# Mulberry cuttings



## secuono (Sep 28, 2011)

Just had my Mulberry tree cut, have half inch to 2in thick cuttings, 5 to 20 feet tall. 
I can cut these to fit either 2ft or 4ft long boxes to ship them out to you. You choose the thickness, half inch to 2in. With 2in limited. Each 2ft cutting is $1.50 Each 4ft cutting is $2. 
I need to know how many you want of what thickness and length and your zip code to get you a shipping price.


----------



## secuono (Sep 28, 2011)

I can chop them up to fit into standard flat rate box lengths. 
Below is the box size and the shipping price.

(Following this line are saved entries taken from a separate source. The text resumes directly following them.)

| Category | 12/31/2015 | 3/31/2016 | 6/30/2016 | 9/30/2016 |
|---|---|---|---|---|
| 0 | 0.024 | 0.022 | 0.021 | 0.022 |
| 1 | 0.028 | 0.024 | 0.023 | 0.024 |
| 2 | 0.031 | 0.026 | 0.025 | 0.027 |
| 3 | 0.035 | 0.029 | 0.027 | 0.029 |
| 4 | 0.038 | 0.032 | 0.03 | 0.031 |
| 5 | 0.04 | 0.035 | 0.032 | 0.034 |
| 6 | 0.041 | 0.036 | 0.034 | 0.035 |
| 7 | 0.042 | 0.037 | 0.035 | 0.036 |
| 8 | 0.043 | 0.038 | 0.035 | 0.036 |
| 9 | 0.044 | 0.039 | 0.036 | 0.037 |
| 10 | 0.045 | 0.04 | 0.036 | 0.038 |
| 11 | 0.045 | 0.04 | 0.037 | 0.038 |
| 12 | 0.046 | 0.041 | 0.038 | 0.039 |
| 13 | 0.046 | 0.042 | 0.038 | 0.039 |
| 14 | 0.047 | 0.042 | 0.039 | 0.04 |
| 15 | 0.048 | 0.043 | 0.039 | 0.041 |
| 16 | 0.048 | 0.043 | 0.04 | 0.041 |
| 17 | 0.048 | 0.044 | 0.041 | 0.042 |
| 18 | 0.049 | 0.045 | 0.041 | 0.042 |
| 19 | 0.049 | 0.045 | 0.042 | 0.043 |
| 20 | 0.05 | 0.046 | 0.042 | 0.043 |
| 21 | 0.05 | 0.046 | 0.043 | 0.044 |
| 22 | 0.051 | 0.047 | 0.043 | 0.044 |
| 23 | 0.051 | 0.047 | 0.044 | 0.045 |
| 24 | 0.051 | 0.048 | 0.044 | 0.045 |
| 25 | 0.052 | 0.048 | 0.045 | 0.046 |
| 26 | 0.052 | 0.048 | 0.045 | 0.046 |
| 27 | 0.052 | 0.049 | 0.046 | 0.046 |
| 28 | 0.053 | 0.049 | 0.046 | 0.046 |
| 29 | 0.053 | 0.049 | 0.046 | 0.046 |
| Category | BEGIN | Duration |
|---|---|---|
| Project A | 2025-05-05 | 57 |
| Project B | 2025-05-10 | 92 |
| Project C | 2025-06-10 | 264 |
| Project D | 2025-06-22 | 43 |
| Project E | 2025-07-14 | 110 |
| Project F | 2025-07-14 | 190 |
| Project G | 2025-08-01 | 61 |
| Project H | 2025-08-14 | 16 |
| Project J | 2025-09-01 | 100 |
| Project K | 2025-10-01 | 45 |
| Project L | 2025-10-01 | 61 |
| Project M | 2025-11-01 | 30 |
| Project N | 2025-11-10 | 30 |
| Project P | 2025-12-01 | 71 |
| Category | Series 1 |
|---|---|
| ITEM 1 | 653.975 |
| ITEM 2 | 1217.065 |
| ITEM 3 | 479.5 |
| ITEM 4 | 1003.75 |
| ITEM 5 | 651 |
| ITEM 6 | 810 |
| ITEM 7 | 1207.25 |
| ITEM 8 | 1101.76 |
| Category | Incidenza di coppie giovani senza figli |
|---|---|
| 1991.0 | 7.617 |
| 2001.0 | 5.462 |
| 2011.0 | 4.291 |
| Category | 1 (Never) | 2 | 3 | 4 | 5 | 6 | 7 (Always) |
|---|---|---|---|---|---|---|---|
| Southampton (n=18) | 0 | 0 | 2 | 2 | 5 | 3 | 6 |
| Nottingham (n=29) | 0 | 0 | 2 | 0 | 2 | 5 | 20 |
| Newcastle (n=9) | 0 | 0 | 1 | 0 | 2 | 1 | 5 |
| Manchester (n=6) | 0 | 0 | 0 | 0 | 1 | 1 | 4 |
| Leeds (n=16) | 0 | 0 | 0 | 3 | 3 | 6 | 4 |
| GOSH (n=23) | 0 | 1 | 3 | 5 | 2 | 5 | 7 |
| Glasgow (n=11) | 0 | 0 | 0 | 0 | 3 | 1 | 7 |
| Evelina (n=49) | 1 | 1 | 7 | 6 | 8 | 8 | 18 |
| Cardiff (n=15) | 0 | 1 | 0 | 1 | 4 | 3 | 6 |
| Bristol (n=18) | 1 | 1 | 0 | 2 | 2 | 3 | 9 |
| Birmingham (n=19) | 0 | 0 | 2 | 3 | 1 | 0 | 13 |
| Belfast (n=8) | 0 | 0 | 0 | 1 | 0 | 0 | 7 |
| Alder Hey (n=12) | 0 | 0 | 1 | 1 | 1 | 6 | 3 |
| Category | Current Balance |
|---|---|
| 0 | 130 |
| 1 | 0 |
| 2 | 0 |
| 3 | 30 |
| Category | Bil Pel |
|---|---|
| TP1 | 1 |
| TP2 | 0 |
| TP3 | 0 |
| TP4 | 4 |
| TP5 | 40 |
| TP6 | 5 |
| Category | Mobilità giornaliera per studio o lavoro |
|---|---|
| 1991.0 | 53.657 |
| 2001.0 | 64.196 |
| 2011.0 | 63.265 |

And then next to it is the cost for that box to be filled with cuttings in your choice of thickness.

Depending on thickness, a few or a lot can fit in FR boxes. 
Box size and shipping cost-
$17+ $8 
12x12x5in

$13+ $5 
12x3x14in

$13+ $5 
11x8x6in

$17+ $10
24x12x3in

Looks like they changed the size and price of small boxes, not sure what they are now.
They were $6 and 8x5x1in. I have lots of boxes that size and should still cost $6. +$3


----------



## secuono (Sep 28, 2011)

One box sold!
Anyone else want any?


----------



## secuono (Sep 28, 2011)

Another sold.


----------



## 2kidsdad (Sep 27, 2009)

What type are they?


----------



## snettrecker (Jan 27, 2006)

how do you go about planting/growing trees from these? thanks​


----------